Brannon Hulsey, a layperson from network member First Baptist Church of Knoxville, Tenn., spent her time caring for the children of Door of Hope and chatting with the aunties.

“These women truly believe that all babies are made in the image of God, that all babies should be cared for and loved,” Hulsey said. “What an excellent testimony of their faith to dedicate their lives to raising up children of God who otherwise would be left to die.”

Over the past six years, the South Africa Ministry Network has made significant investments in the ministry at Refilwe, including providing financial support for CBF field personnel and long-term volunteers from network congregations as well as for the construction of an onsite volunteer housing block, which has become a source of income for their South African partner. The network has also purchased a truck for Sister Didi, funded the salaries of caregivers at the medical clinic and completed multiple construction projects on the Refilwe campus.

‘You are the God who sees me’

Since 2012, network member Broadway Baptist Church has supported Refilwe’s preschool, which serves nearly 80 four-to-six year old children, and made possible a weekly community-wide Agape Meal, modeled after the historic congregation’s popular 20-year-running weekly banquet dinner that feeds 170-180 low-income and homeless individuals each week.

“For me, if I should think of the biggest gifts that CBF has given us, it’s the volunteers,” said Lelanè Brits, Refilwe’s chief operation officer. “Thank you for your investment into Refilwe. Thank you for your faith in us. Thank you for sticking it out, coming back every time.”
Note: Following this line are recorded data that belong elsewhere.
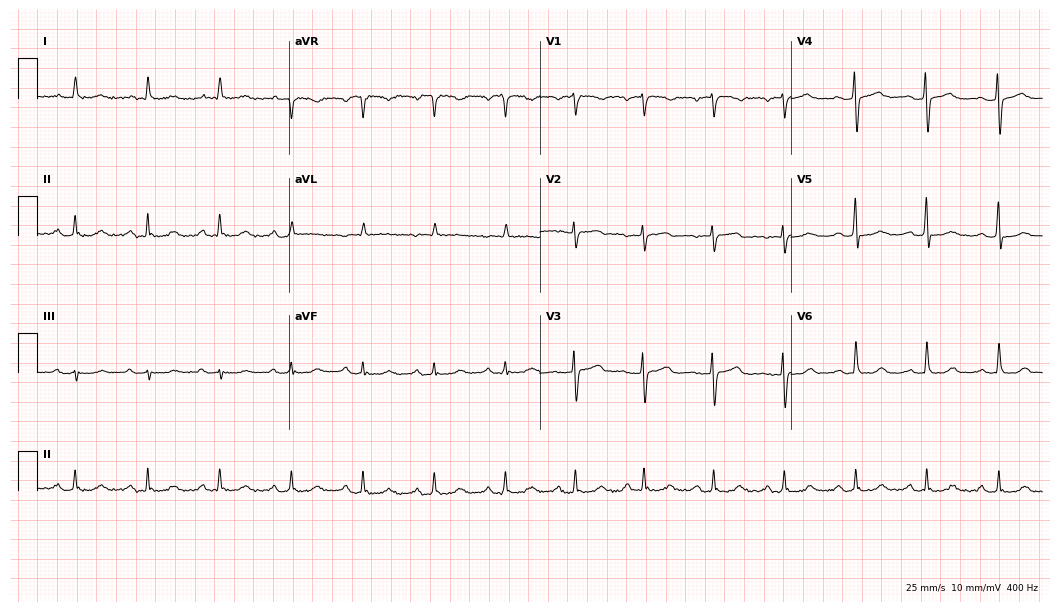
Electrocardiogram, a female, 57 years old. Of the six screened findings (first-degree AV block, right bundle branch block, left bundle branch block, sinus bradycardia, atrial fibrillation, sinus tachycardia), none is recorded. Other findings, if any, are not listed.
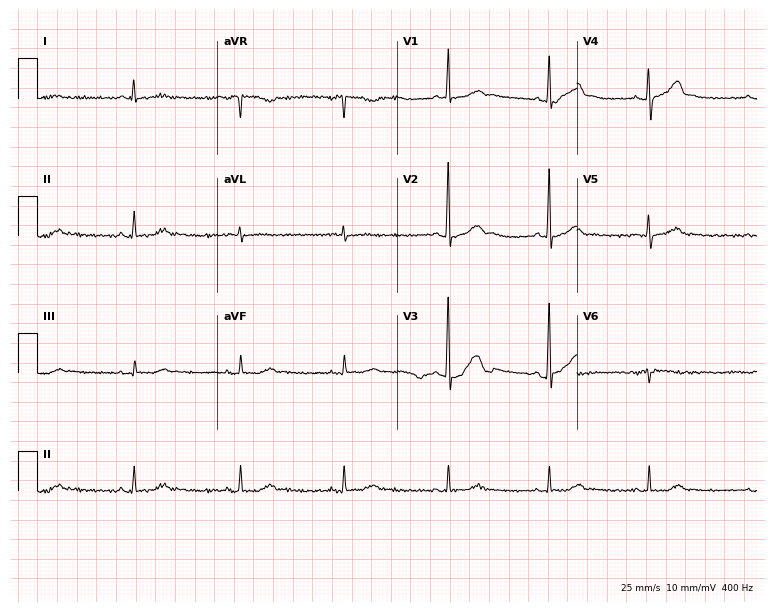
12-lead ECG from a male, 69 years old (7.3-second recording at 400 Hz). No first-degree AV block, right bundle branch block (RBBB), left bundle branch block (LBBB), sinus bradycardia, atrial fibrillation (AF) or sinus tachycardia recorded for this tracing.
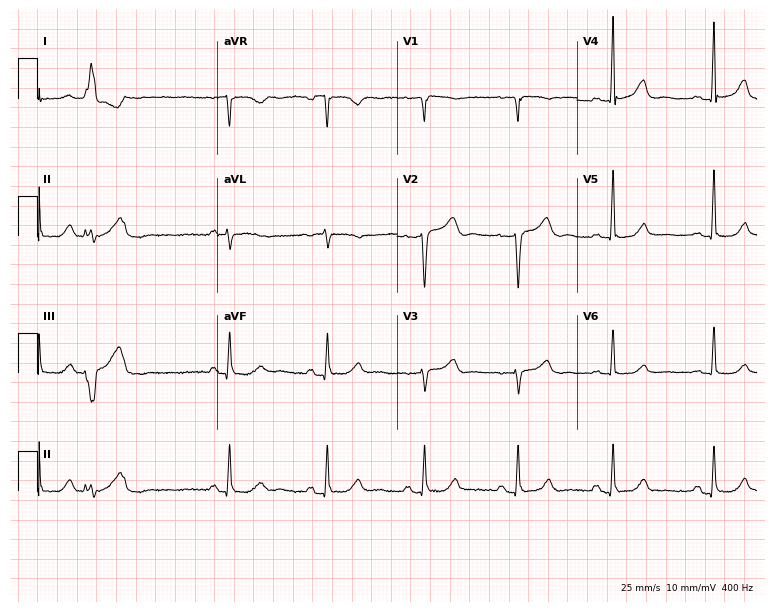
Standard 12-lead ECG recorded from a 50-year-old female. None of these six findings is recorded: first-degree AV block, right bundle branch block, left bundle branch block, sinus bradycardia, atrial fibrillation, sinus tachycardia.
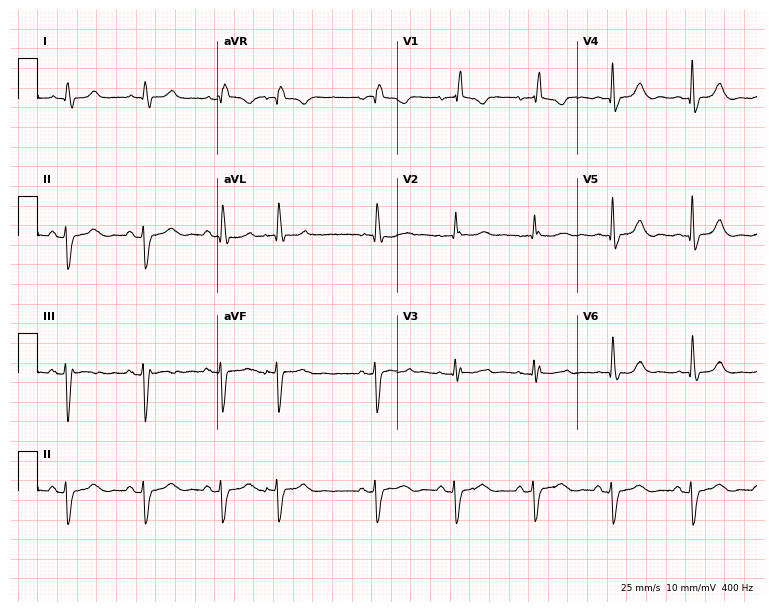
12-lead ECG (7.3-second recording at 400 Hz) from an 84-year-old female patient. Screened for six findings — first-degree AV block, right bundle branch block, left bundle branch block, sinus bradycardia, atrial fibrillation, sinus tachycardia — none is recorded.
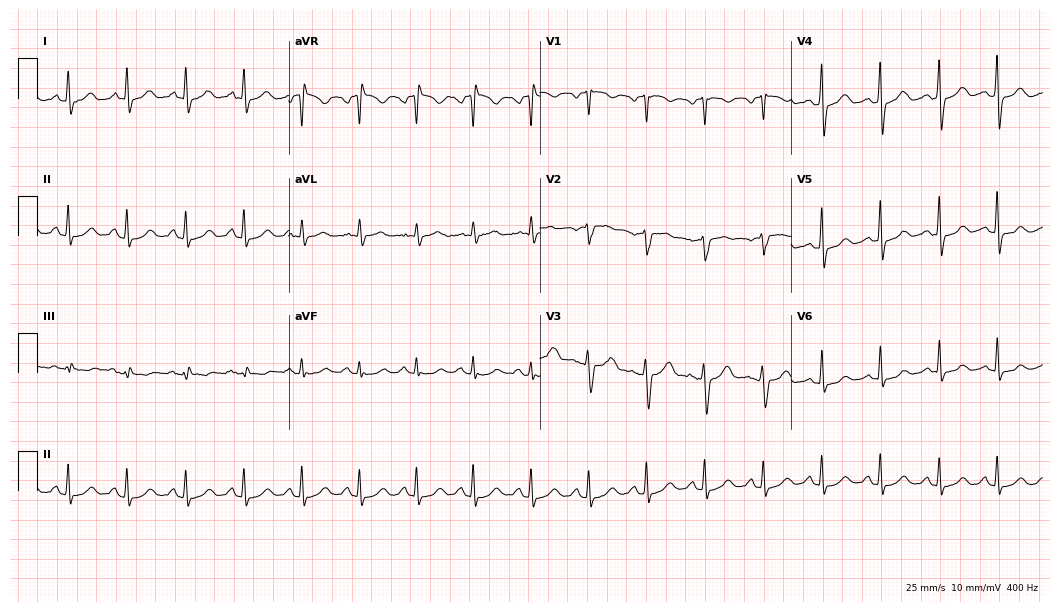
Electrocardiogram, a female patient, 58 years old. Overall reading on record: normal ECG.
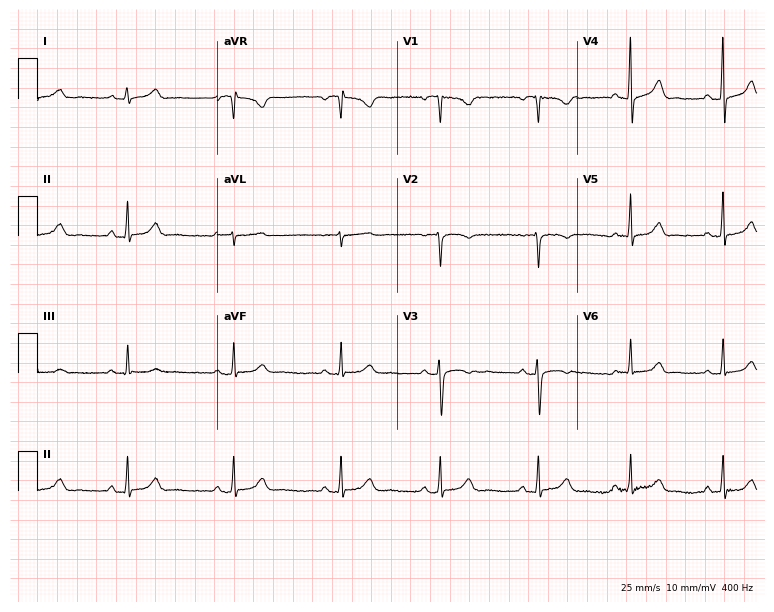
12-lead ECG from a woman, 33 years old. Screened for six findings — first-degree AV block, right bundle branch block, left bundle branch block, sinus bradycardia, atrial fibrillation, sinus tachycardia — none is recorded. Other findings, if any, are not listed.
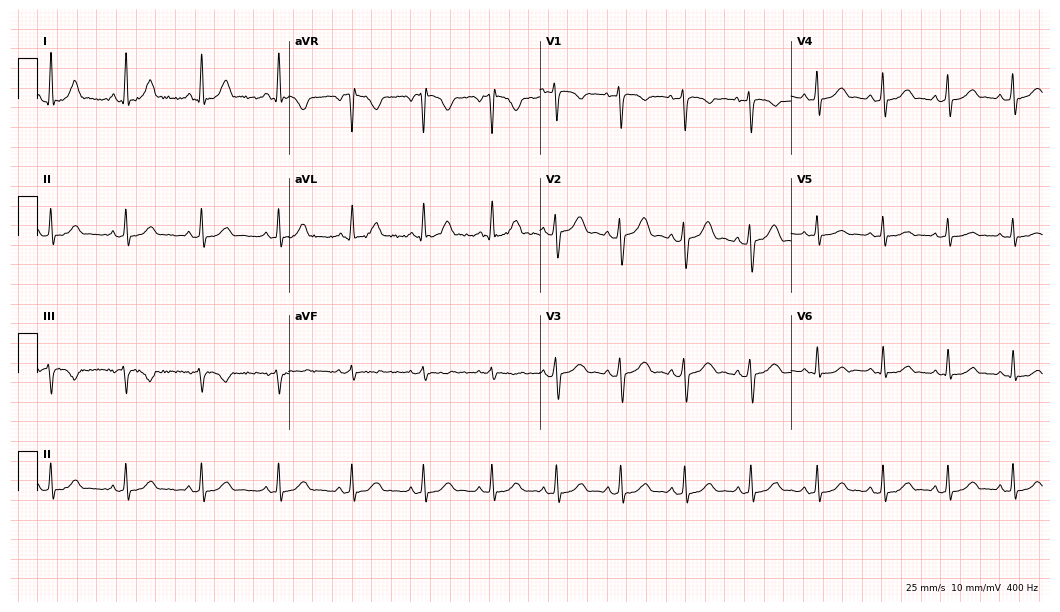
Electrocardiogram (10.2-second recording at 400 Hz), a 30-year-old female. Overall reading on record: normal ECG.
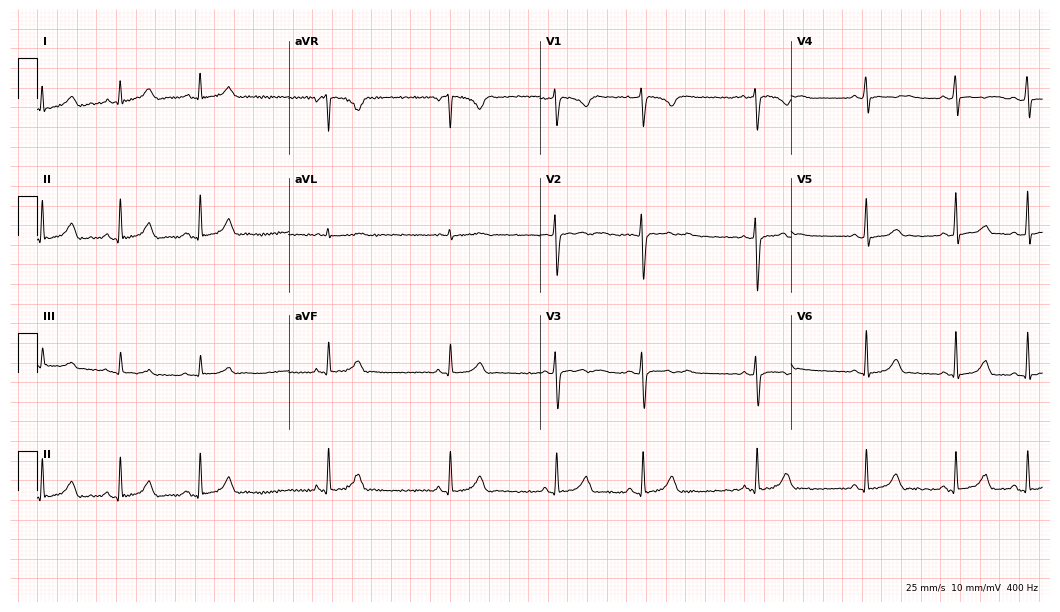
Electrocardiogram (10.2-second recording at 400 Hz), a female, 20 years old. Overall reading on record: normal ECG.
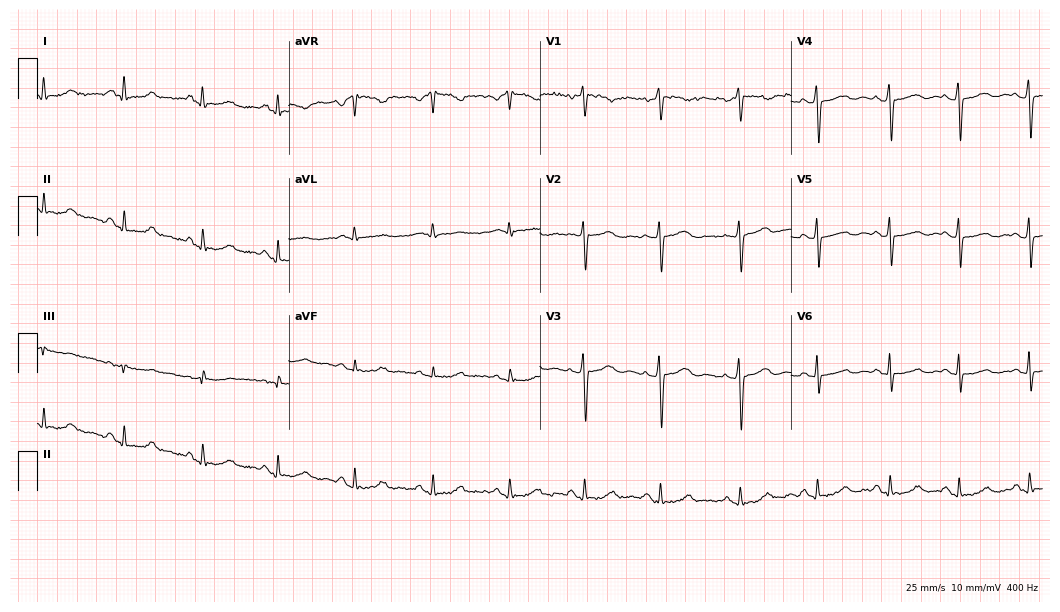
12-lead ECG from a man, 32 years old. Screened for six findings — first-degree AV block, right bundle branch block (RBBB), left bundle branch block (LBBB), sinus bradycardia, atrial fibrillation (AF), sinus tachycardia — none is recorded. Only these six findings were labelled.
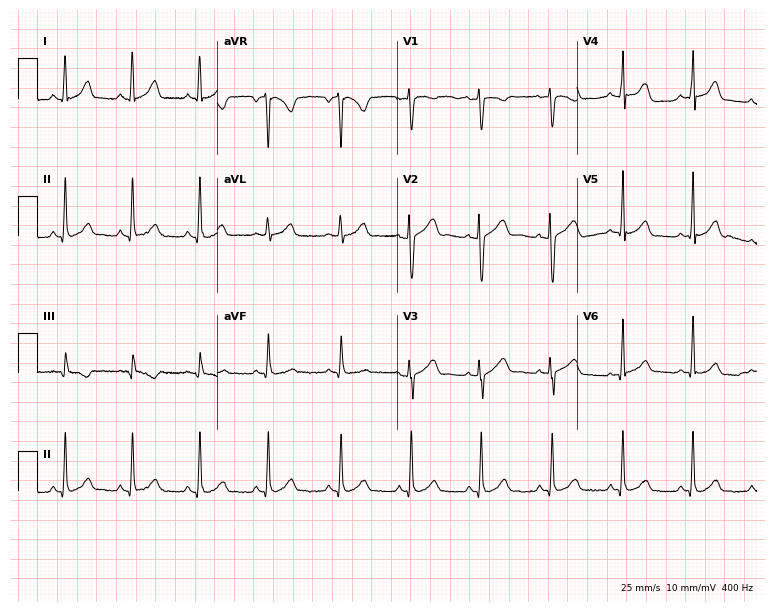
ECG — a female patient, 26 years old. Labelled as a normal ECG.
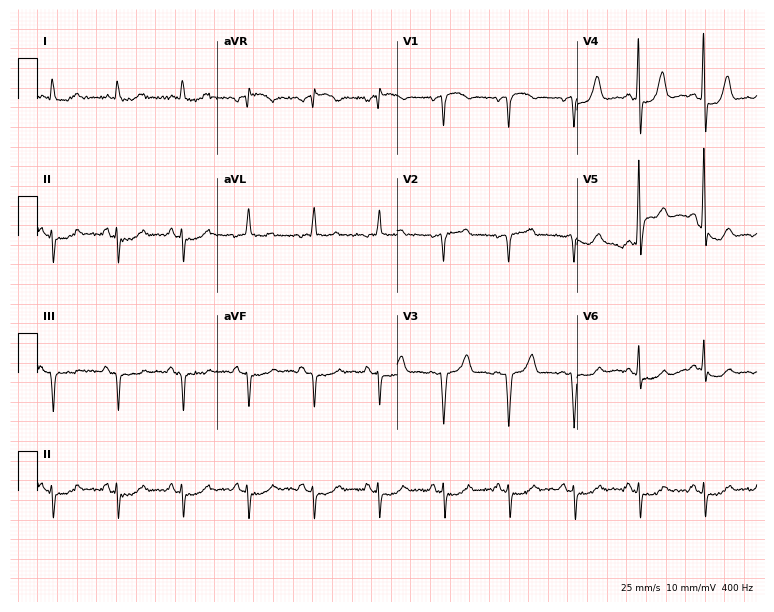
Resting 12-lead electrocardiogram (7.3-second recording at 400 Hz). Patient: an 80-year-old female. Read as a normal ECG.
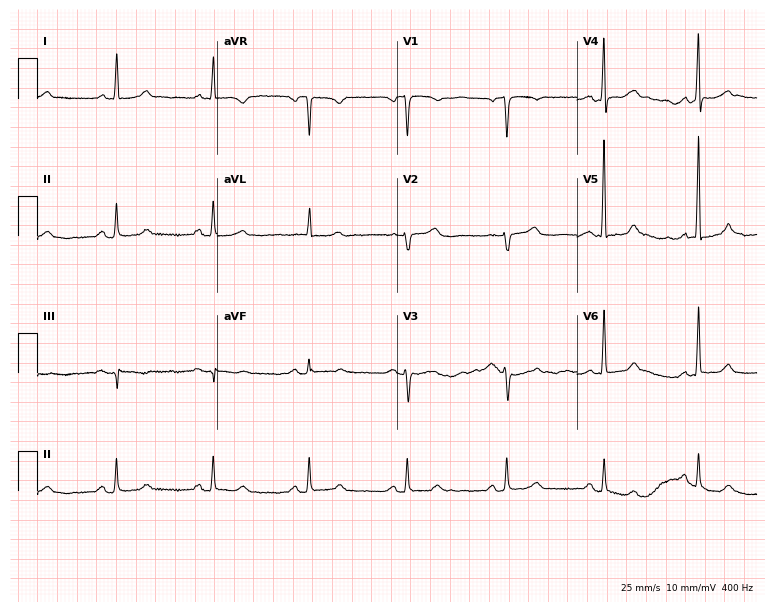
12-lead ECG from a 73-year-old female patient. Labelled as a normal ECG.
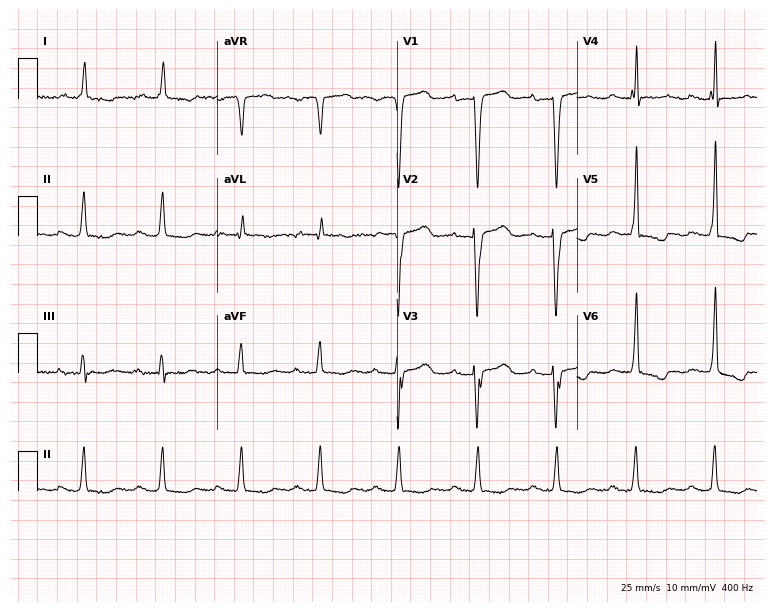
Electrocardiogram, an 81-year-old female. Interpretation includes first-degree AV block.

Breaking the cycle of poverty — the vision of the Refilwe Community Project — is no easy task. It’s not a transactional task, but a transformational one that requires partnerships.

“It’s so important to move from a transactional organization to a transformational organization,” Brits said. “It’s so easy to be transactional, to say ‘I will feed you, I will give you a bed.’

But it means much more than that.

“Transformational is when you really make a difference and you really address the reason why we are here. If we’re really transformational, we need to change the vulnerability of the children of this community,” Brits said.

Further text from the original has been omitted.